Data Scientist
SGF Global Inc
Temporary | Full-time | Contract
Houston, TX
Job description
Job Title: Data Scientist
Location: Houston, TX
Salary: $130,000 – $210,000
Employment Type: W2 Contract (12‑month duration)
Work Model: Onsite/Hybrid as required
Position Overview
We are seeking a highly skilled Data Scientist to build, train, and deploy large‑scale self‑supervised “foundation” models for time‑series, sensor, multimodal, and industrial scientific data.
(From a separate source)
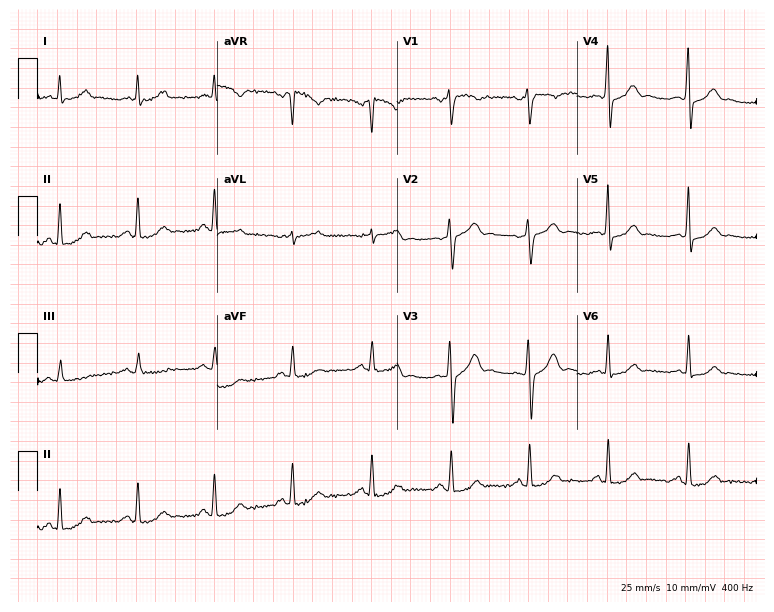
Resting 12-lead electrocardiogram (7.3-second recording at 400 Hz). Patient: a male, 56 years old. None of these six findings is recorded: first-degree AV block, right bundle branch block, left bundle branch block, sinus bradycardia, atrial fibrillation, sinus tachycardia.
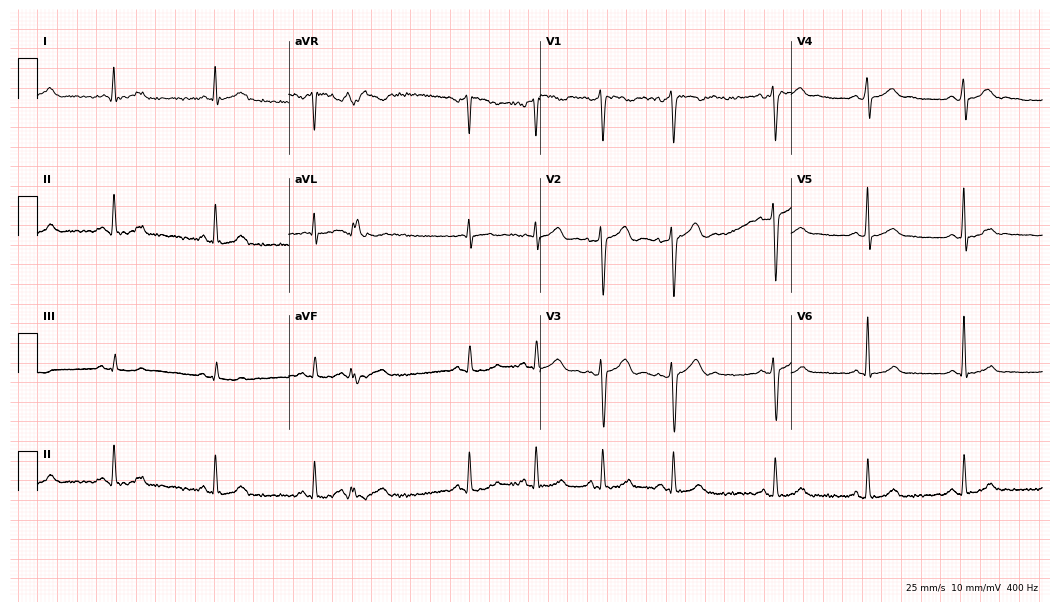
ECG (10.2-second recording at 400 Hz) — a 32-year-old man. Labelled as a normal ECG.

This role focuses on developing advanced deep learning architectures capable of learning rich representations from high‑dimensional sequential signals, later fine‑tuned for tasks such as:
- Anomaly/event detection
- Predictive maintenance
- Forecasting
- Classification
- Multi‑sensor fusion
- Industrial/scientific modeling
This is a high‑impact, research‑driven role working with large datasets, complex sensor modalities, and distributed training infrastructure.
Key Responsibilities
1. Foundation Model Development
- Build and train self‑supervised and semi-supervised foundation models for time‑series and multimodal data
- Fine‑tune large models for domain‑specific tasks
- Apply contrastive learning, masked modeling, temporal predictive coding, multimodal alignment, etc.
- Develop transfer learning, adapter, and prompt‑based strategies for rapid downstream adaptation
2. Data & Signal Processing
- Process, augment, and engineer features for univariate/multivariate time‑series datasets
- Analyze IoT sensor streams, industrial vibration/temperature data, audio, imagery, etc.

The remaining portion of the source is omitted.